La sognava, le scriveva con riferimenti letterari che immancabilmente lei arricchiva di particolari e annotazioni.
Si stava innamorando di un’immagine, ne era consapevole, tuttavia sperava e desiderava ardentemente che alla fine prendesse corpo.

Ormai dedicava tutto il suo tempo libero a quella sorta di gioco che non smetteva mai di incuriosirlo: tastava il terreno con domande trabocchetto, nella speranza di scoprire quanto più possibile su quell’entità fatta di pixel, la cui amabilità era altrettanto seducente del suo vasto sapere e della sagace ironia.

Intanto si faceva oltremodo pressante il desiderio di conoscerla, doveva incontrarla di persona, a tutti i costi, avesse dovuto attraversare l’oceano, recarsi al polo nord, raggiungere lontane galassie.
Quindi affinò tutte le sue armi di seduzione, le fece ogni sorta di promessa, ne infranse ogni minimo dubbio.
Dopo molti tentativi la convinse a farle raccontare di sé, della sua vita, della sua quotidianità, dei suoi progetti e, infine, a farle rivelare il luogo in cui viveva.

Non stava in sé al pensiero di conoscere, realmente, quella creatura meravigliosa che lo ammaliava dallo schermo.
La città era distante, avrebbe dovuto viaggiare quasi un’intera giornata per raggiungerla.
Il treno giunse in orario e alla stazione non ebbe difficoltà a trovare un taxi.
Dando l’indirizzo all’autista gli chiese se ci fosse un negozio di fiori nelle vicinanze.
– È fortunato, signore, c’è n’è uno proprio nei dintorni – confermò il tassista che, giunti al negozio, aspettò che scendesse e attese il tempo di vederlo uscire con un magnifico mazzo di rose rosse.

Durante il tragitto fremeva, presentiva al tatto quella pelle che aveva tante volte immaginato di accarezzare, quelle labbra sensuali che di lì a poco avrebbe certamente baciato.
– Ci siamo.
La voce del tassista lo riscosse dalle conturbanti fantasie.

Il tardo pomeriggio tingeva di luci e ombre la facciata della casa.
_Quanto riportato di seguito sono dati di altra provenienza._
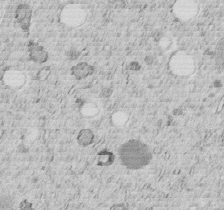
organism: C. elegans
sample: C. elegans embryo early stage
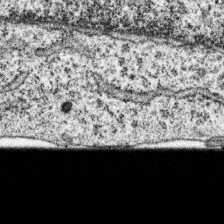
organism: Human
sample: HeLa cells
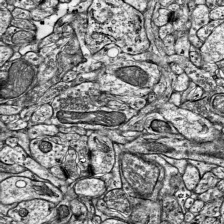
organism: Mouse
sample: Visual Cortex
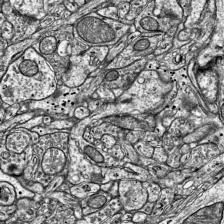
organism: Mouse
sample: Visual Cortex
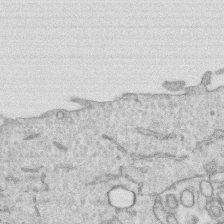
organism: Human
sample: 1205lu cells
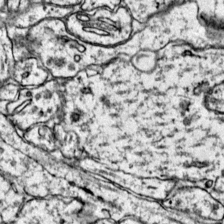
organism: Mouse
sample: Primary visual cortex
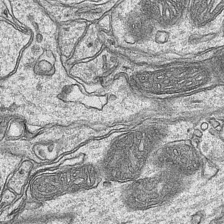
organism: Mouse
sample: CA1 Hippocampus
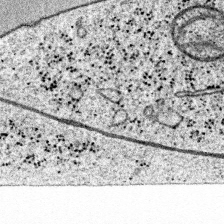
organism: Human
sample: HeLa cells
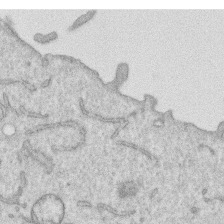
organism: Human
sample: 1205lu cells
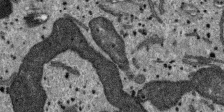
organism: Human
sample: Lung epithelial cells, uninfected (mock) control
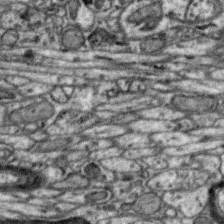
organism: Zebra finch
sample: Brain
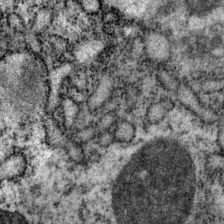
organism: P. pacificus
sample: Pharynx
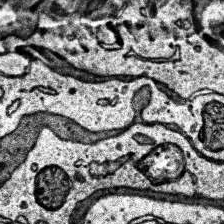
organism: Human
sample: Temporal Lobe
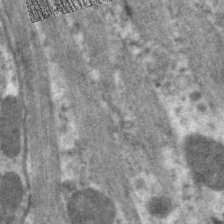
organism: C. elegans
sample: Pharynx
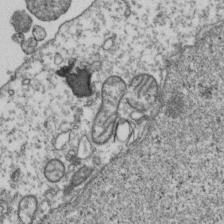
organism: Human
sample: Activated Jurkat CD4+ T cells
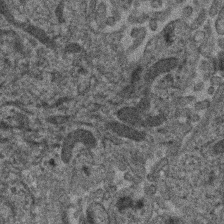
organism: Human
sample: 1205lu cells
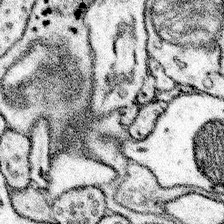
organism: Mouse
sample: Somatosensory cortex neuropil
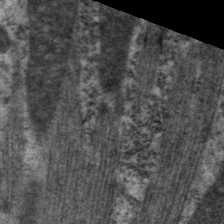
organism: C. elegans
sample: Pharynx
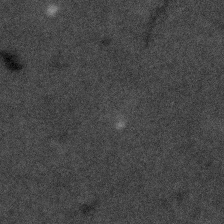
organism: Human
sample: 1205lu cells
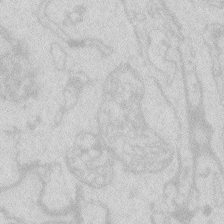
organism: Zebrafish
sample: Macrophage
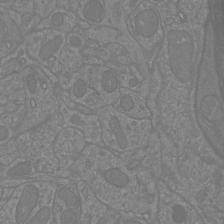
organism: Mouse
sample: Cortical neurons
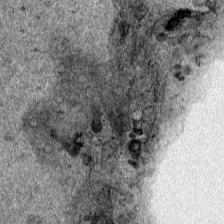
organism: Human
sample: Mitochondria in HCT116 cells
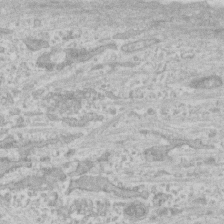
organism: Human
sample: CRL-1474
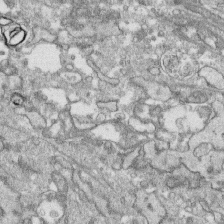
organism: Human
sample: CRL-1474
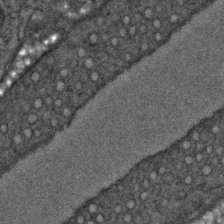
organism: C. elegans
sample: C. elegans embryo
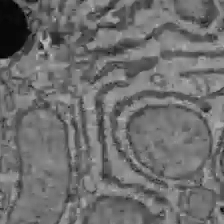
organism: C57BL Mouse
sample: Liver
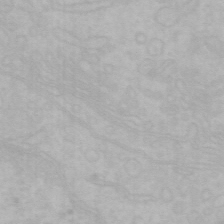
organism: Mouse
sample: Choroid plexus
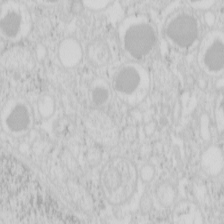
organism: Mouse
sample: Pancreas
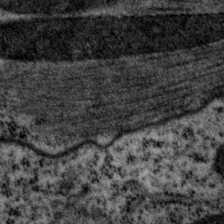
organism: P. pacificus
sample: Pharynx
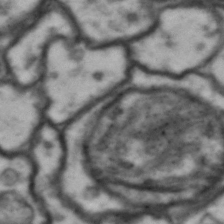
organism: Drosophila
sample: Brain
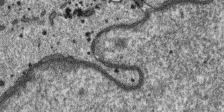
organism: Human
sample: Lung epithelial cells infected with SARS-CoV-2
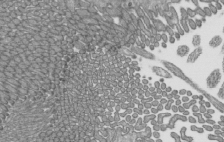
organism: Mouse
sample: Mouse epididymis efferent ductule cilia
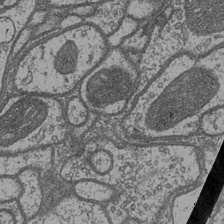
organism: Drosophila
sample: Optic medulla
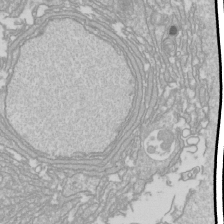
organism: Drosophila
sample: Cell division; meiosis; drosophila spermatocytes
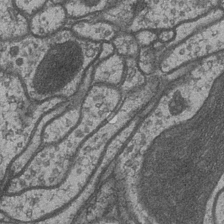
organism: Drosophila
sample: Optic medulla
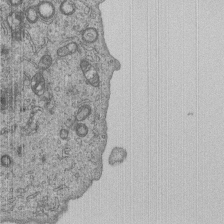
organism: Human
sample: MDA-MB-231 cells
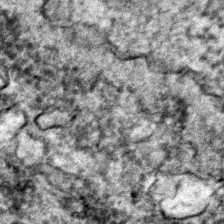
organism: Zebrafish
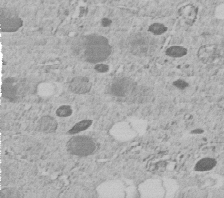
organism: C. elegans
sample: C. elegans embryo early stage
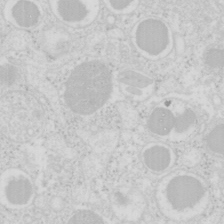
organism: Mouse
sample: Pancreas
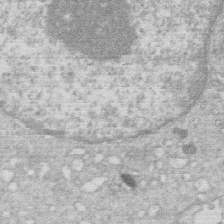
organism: Human
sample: Macrophage cells
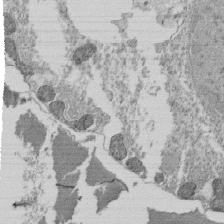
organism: Tetrahymena
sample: Cilia in tetrahymena
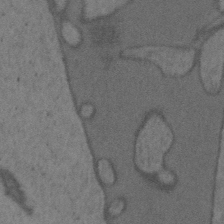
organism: Human
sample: HeLa cells
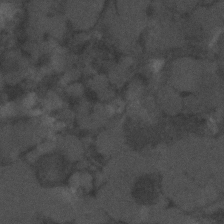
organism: C. elegans
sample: C. elegans embryo
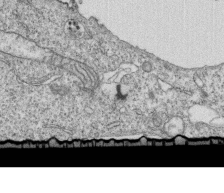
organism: Human
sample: HeLa cell HIV synapse
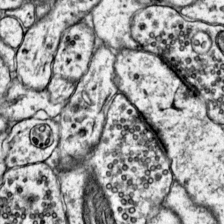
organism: Mouse
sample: Primary visual cortex
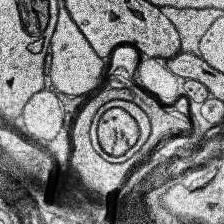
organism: Human
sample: Temporal Lobe
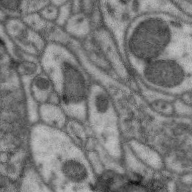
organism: Zebra finch
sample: Brain
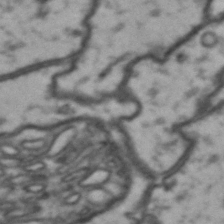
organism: Drosophila
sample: Brain

Dal cancello semiaperto scorse un vialetto di ghiaia frammista a ciuffi d’erba e vi s’incamminò.
Giunto davanti a un portoncino a vetri il cui battente si aprì con uno scatto, restò perplesso sulla soglia con il fascio di fiori tra le braccia.
– Permesso? C’è nessuno?
Non ricevendo risposta, avanzò di qualche passo e si trovò in una sala piuttosto ampia nella cui semioscurità intravide una scrivania con un computer acceso: il chiarore del monitor si rifletteva sulle pareti e sulle varie scaffalature zeppe di libri e pile di cd.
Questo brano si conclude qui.